#### Exercise goal:
Below are some entries. Count how many of their lines include "Dresden", then give that number only.

#### Records from a collection:
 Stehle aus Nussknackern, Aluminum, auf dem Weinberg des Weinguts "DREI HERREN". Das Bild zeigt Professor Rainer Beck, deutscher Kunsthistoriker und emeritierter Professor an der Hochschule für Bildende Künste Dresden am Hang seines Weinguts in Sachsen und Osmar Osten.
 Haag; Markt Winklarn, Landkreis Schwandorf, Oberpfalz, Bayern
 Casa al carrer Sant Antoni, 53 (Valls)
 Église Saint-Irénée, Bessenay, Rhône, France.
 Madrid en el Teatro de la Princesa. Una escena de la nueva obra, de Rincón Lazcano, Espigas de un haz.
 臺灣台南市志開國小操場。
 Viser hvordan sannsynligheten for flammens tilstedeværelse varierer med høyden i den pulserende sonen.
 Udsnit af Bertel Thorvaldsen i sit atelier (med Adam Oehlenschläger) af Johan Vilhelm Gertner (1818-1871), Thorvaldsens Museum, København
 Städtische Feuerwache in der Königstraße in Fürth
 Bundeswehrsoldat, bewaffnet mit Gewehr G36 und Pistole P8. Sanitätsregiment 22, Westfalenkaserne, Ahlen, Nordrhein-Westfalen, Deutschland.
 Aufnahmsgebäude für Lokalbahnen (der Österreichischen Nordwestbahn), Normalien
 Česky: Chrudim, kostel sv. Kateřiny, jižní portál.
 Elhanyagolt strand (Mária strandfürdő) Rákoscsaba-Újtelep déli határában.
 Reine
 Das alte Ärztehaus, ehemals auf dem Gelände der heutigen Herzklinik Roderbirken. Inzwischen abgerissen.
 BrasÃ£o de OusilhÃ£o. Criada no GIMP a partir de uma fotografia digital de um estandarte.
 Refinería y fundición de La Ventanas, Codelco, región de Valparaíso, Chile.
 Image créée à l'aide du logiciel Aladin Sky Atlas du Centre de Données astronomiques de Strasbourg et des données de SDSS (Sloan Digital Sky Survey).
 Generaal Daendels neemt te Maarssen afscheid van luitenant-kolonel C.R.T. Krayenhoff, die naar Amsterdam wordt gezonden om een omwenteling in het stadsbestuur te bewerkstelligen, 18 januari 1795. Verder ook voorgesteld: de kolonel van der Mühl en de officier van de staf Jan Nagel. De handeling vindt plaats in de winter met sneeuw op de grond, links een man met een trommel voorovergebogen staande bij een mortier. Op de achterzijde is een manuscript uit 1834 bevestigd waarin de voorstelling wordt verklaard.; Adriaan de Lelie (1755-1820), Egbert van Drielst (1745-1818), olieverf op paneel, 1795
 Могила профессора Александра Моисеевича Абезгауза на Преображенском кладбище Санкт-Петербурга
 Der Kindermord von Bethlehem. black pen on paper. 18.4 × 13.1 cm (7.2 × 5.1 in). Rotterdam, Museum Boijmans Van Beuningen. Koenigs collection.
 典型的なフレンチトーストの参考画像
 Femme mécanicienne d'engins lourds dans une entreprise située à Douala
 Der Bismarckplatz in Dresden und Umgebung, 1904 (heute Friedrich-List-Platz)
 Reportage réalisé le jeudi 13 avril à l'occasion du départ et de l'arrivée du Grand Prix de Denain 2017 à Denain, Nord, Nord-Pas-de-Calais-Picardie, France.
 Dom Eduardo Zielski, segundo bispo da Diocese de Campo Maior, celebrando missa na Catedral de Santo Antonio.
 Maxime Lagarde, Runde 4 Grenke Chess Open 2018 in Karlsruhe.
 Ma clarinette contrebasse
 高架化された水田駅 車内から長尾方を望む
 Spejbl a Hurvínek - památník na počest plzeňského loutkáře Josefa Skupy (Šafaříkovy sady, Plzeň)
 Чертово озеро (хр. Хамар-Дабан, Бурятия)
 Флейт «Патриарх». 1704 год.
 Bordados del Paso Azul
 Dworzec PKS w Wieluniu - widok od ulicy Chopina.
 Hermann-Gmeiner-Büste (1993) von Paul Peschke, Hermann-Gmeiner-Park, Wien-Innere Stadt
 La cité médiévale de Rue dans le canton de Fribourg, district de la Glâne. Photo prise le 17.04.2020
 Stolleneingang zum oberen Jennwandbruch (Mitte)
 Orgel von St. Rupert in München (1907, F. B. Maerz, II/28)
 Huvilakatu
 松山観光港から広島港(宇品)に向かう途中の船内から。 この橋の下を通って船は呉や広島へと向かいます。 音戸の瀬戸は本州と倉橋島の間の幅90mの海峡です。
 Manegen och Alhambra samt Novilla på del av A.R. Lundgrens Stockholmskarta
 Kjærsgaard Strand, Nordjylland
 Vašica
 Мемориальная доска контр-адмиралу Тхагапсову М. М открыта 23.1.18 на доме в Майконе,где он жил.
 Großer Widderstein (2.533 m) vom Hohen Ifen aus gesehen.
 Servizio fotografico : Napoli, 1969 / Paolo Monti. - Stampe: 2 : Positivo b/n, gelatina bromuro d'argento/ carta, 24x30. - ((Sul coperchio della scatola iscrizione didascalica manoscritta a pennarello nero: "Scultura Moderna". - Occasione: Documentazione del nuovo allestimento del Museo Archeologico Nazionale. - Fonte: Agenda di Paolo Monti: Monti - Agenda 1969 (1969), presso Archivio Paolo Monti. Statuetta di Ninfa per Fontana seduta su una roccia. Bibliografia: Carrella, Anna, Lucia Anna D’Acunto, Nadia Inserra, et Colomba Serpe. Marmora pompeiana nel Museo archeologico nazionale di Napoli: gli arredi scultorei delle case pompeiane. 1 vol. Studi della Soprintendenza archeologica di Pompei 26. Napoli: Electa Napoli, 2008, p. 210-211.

#### Solved problem:
2